[Records]

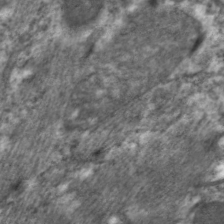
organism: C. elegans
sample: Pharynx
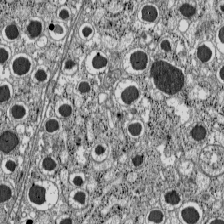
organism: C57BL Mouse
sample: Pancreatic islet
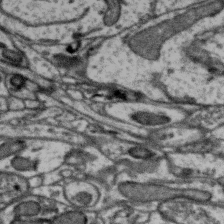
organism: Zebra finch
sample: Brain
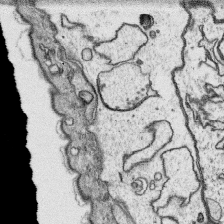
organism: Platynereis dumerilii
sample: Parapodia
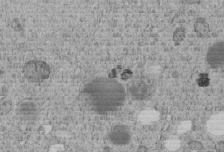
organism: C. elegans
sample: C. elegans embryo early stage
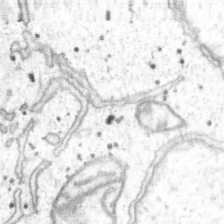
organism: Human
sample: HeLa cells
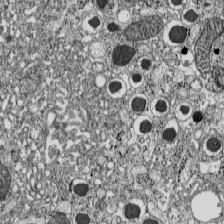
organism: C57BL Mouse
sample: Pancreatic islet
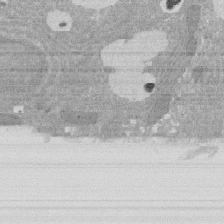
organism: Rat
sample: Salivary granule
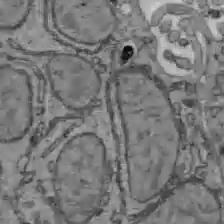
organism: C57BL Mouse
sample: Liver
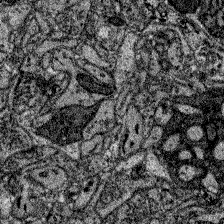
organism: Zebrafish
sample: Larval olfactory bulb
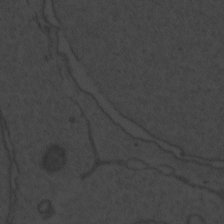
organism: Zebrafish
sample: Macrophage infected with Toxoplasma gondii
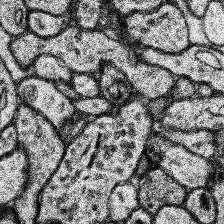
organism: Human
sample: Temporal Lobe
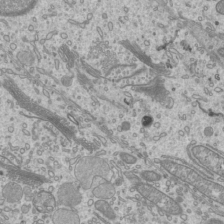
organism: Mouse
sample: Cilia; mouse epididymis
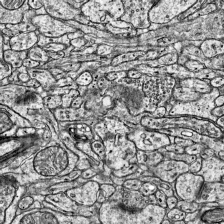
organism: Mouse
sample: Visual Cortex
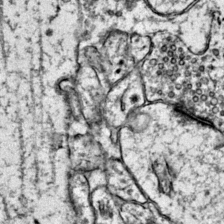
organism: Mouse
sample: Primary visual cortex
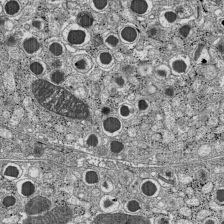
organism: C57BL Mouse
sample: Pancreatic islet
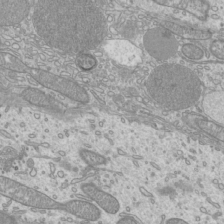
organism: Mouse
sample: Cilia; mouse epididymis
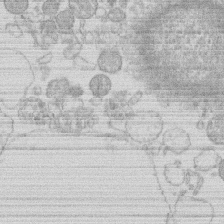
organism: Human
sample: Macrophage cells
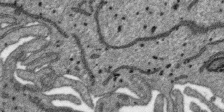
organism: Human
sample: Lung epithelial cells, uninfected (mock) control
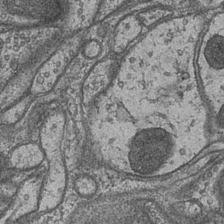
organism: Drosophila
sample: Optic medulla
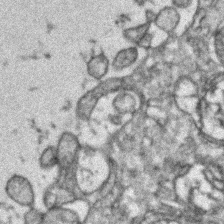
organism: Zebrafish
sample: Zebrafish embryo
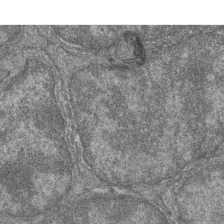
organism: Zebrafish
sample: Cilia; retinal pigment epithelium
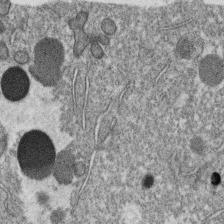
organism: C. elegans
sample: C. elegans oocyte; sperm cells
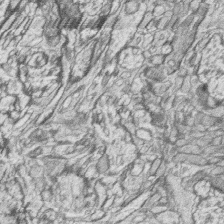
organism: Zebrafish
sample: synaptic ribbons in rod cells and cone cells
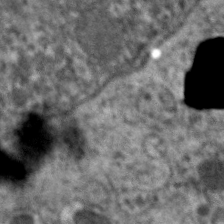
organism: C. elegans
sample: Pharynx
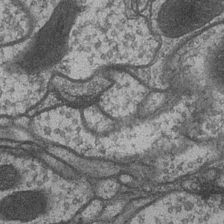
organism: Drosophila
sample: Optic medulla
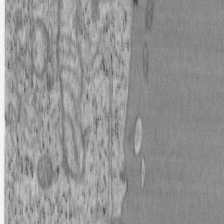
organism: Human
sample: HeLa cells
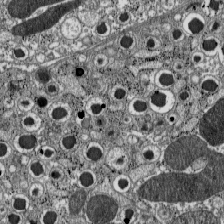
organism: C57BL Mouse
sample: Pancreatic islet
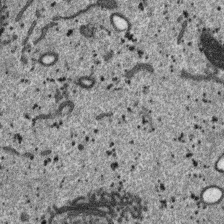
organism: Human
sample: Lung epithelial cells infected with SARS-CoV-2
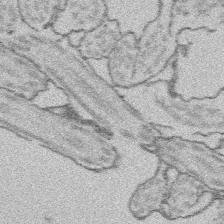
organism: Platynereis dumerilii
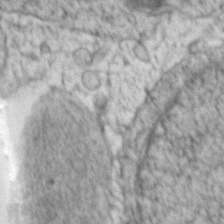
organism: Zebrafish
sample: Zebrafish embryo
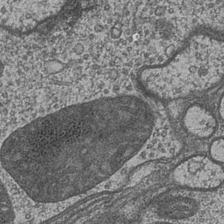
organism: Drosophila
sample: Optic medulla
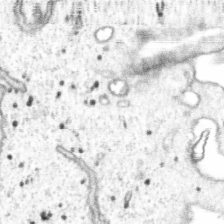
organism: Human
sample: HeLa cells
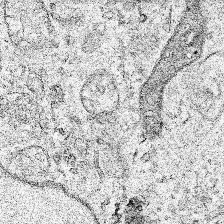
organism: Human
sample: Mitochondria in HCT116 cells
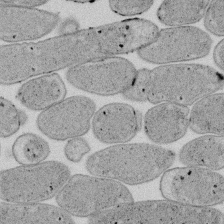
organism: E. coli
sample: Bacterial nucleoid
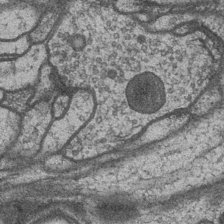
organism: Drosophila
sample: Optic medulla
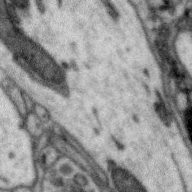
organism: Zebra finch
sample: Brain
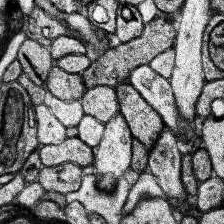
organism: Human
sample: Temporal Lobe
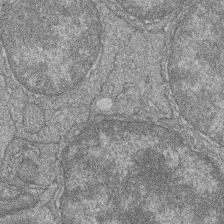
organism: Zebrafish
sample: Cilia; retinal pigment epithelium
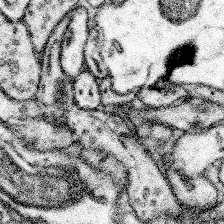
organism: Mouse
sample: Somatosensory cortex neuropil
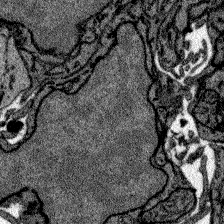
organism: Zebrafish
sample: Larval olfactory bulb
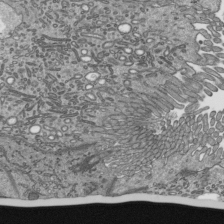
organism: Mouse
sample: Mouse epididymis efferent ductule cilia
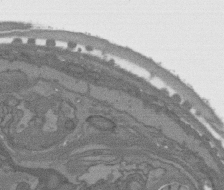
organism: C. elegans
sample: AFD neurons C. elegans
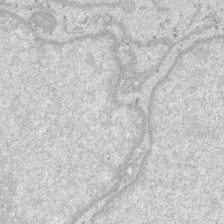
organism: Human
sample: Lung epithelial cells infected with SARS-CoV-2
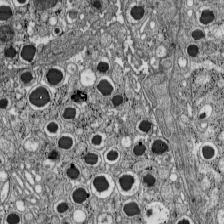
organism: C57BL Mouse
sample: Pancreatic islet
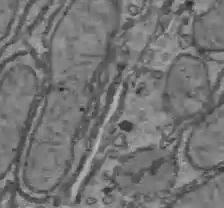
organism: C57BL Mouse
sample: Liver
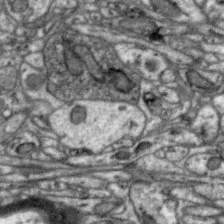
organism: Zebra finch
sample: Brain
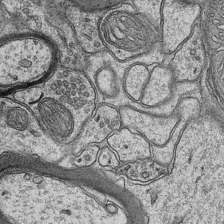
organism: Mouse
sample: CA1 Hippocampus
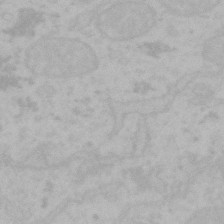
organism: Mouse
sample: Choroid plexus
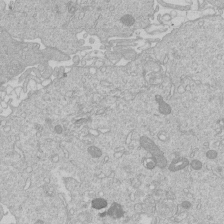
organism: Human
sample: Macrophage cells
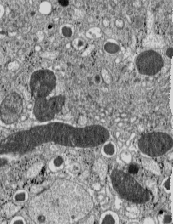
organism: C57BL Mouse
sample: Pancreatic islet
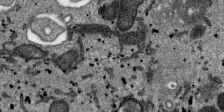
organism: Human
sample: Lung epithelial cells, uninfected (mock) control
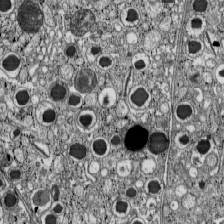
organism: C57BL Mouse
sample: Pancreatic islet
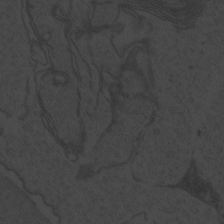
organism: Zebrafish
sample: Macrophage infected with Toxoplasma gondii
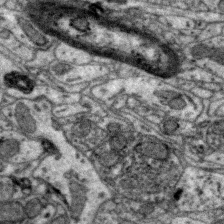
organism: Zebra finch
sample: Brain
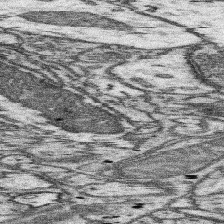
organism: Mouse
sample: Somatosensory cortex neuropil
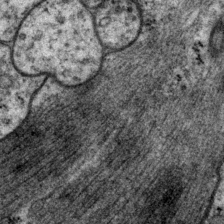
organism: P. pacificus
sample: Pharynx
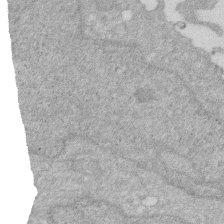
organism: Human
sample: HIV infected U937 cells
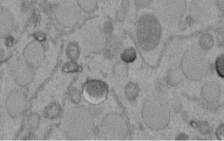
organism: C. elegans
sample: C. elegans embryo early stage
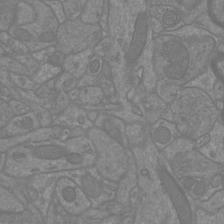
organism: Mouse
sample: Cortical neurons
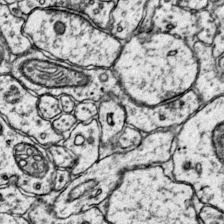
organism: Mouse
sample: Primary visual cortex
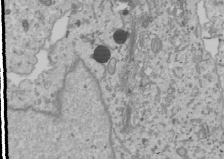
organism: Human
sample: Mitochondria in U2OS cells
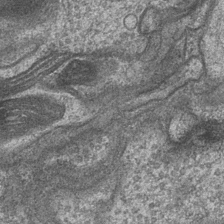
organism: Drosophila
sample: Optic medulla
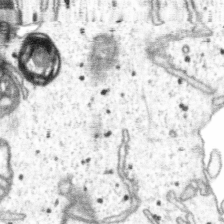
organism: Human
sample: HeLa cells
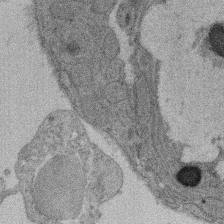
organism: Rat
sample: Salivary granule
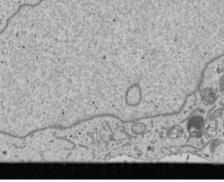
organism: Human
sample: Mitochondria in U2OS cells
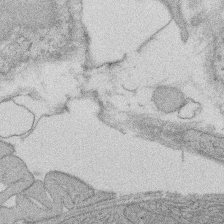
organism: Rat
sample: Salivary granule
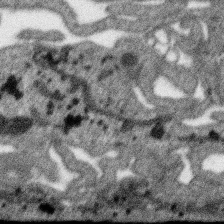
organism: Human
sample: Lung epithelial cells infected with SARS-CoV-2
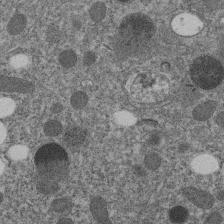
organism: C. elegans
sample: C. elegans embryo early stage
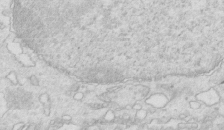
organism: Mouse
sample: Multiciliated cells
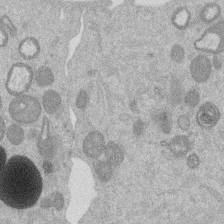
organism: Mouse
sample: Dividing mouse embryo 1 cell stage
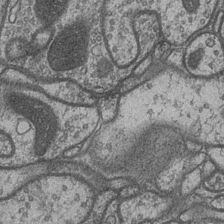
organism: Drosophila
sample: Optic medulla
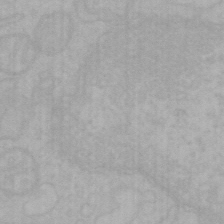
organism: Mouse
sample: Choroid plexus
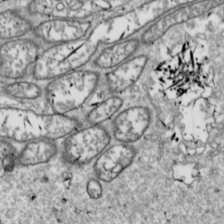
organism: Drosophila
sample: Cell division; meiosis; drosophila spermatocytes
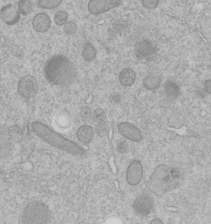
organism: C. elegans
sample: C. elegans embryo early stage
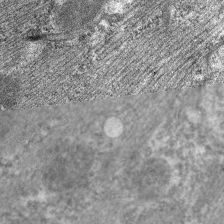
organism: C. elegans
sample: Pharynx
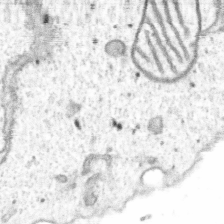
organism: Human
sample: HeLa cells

[/Records]

(What you need to do):
Everything in the records should be repeated exactly except the images.

(Answer box):
organism: C. elegans
sample: Pharynx
organism: C57BL Mouse
sample: Pancreatic islet
organism: Zebra finch
sample: Brain
organism: Platynereis dumerilii
sample: Parapodia
organism: C. elegans
sample: C. elegans embryo early stage
organism: Human
sample: HeLa cells
organism: C57BL Mouse
sample: Pancreatic islet
organism: Rat
sample: Salivary granule
organism: C57BL Mouse
sample: Liver
organism: Zebrafish
sample: Larval olfactory bulb
organism: Zebrafish
sample: Macrophage infected with Toxoplasma gondii
organism: Human
sample: Temporal Lobe
organism: Mouse
sample: Cilia; mouse epididymis
organism: Mouse
sample: Visual Cortex
organism: Mouse
sample: Primary visual cortex
organism: C57BL Mouse
sample: Pancreatic islet
organism: Mouse
sample: Cilia; mouse epididymis
organism: Human
sample: Macrophage cells
organism: Human
sample: Lung epithelial cells, uninfected (mock) control
organism: Drosophila
sample: Optic medulla
organism: Zebrafish
sample: Zebrafish embryo
organism: Zebrafish
sample: Cilia; retinal pigment epithelium
organism: C. elegans
sample: C. elegans oocyte; sperm cells
organism: Zebrafish
sample: synaptic ribbons in rod cells and cone cells
organism: C. elegans
sample: Pharynx
organism: Drosophila
sample: Optic medulla
organism: Human
sample: HeLa cells
organism: C57BL Mouse
sample: Pancreatic islet
organism: Human
sample: Lung epithelial cells infected with SARS-CoV-2
organism: Platynereis dumerilii
organism: Zebrafish
sample: Zebrafish embryo
organism: Drosophila
sample: Optic medulla
organism: Human
sample: HeLa cells
organism: Human
sample: Mitochondria in HCT116 cells
organism: E. coli
sample: Bacterial nucleoid
organism: Drosophila
sample: Optic medulla
organism: Zebra finch
sample: Brain
organism: Human
sample: Temporal Lobe
organism: Zebrafish
sample: Cilia; retinal pigment epithelium
organism: Mouse
sample: Somatosensory cortex neuropil
organism: Zebrafish
sample: Larval olfactory bulb
organism: Mouse
sample: Mouse epididymis efferent ductule cilia
organism: C. elegans
sample: AFD neurons C. elegans
organism: Human
sample: Lung epithelial cells infected with SARS-CoV-2
organism: C57BL Mouse
sample: Pancreatic islet
organism: C57BL Mouse
sample: Liver
organism: Zebra finch
sample: Brain
organism: Mouse
sample: CA1 Hippocampus
organism: Mouse
sample: Choroid plexus
organism: Human
sample: Macrophage cells
organism: C57BL Mouse
sample: Pancreatic islet
organism: Human
sample: Lung epithelial cells, uninfected (mock) control
organism: C57BL Mouse
sample: Pancreatic islet
organism: Zebrafish
sample: Macrophage infected with Toxoplasma gondii
organism: Zebra finch
sample: Brain
organism: Mouse
sample: Somatosensory cortex neuropil
organism: P. pacificus
sample: Pharynx
organism: Human
sample: HIV infected U937 cells
organism: C. elegans
sample: C. elegans embryo early stage
organism: Mouse
sample: Cortical neurons
organism: Mouse
sample: Primary visual cortex
organism: Human
sample: Mitochondria in U2OS cells
organism: Drosophila
sample: Optic medulla
organism: Human
sample: HeLa cells
organism: Rat
sample: Salivary granule
organism: Human
sample: Mitochondria in U2OS cells
organism: Rat
sample: Salivary granule
organism: Human
sample: Lung epithelial cells infected with SARS-CoV-2
organism: C. elegans
sample: C. elegans embryo early stage
organism: Mouse
sample: Multiciliated cells
organism: Mouse
sample: Dividing mouse embryo 1 cell stage
organism: Drosophila
sample: Optic medulla
organism: Mouse
sample: Choroid plexus
organism: Drosophila
sample: Cell division; meiosis; drosophila spermatocytes
organism: C. elegans
sample: C. elegans embryo early stage
organism: C. elegans
sample: Pharynx
organism: Human
sample: HeLa cells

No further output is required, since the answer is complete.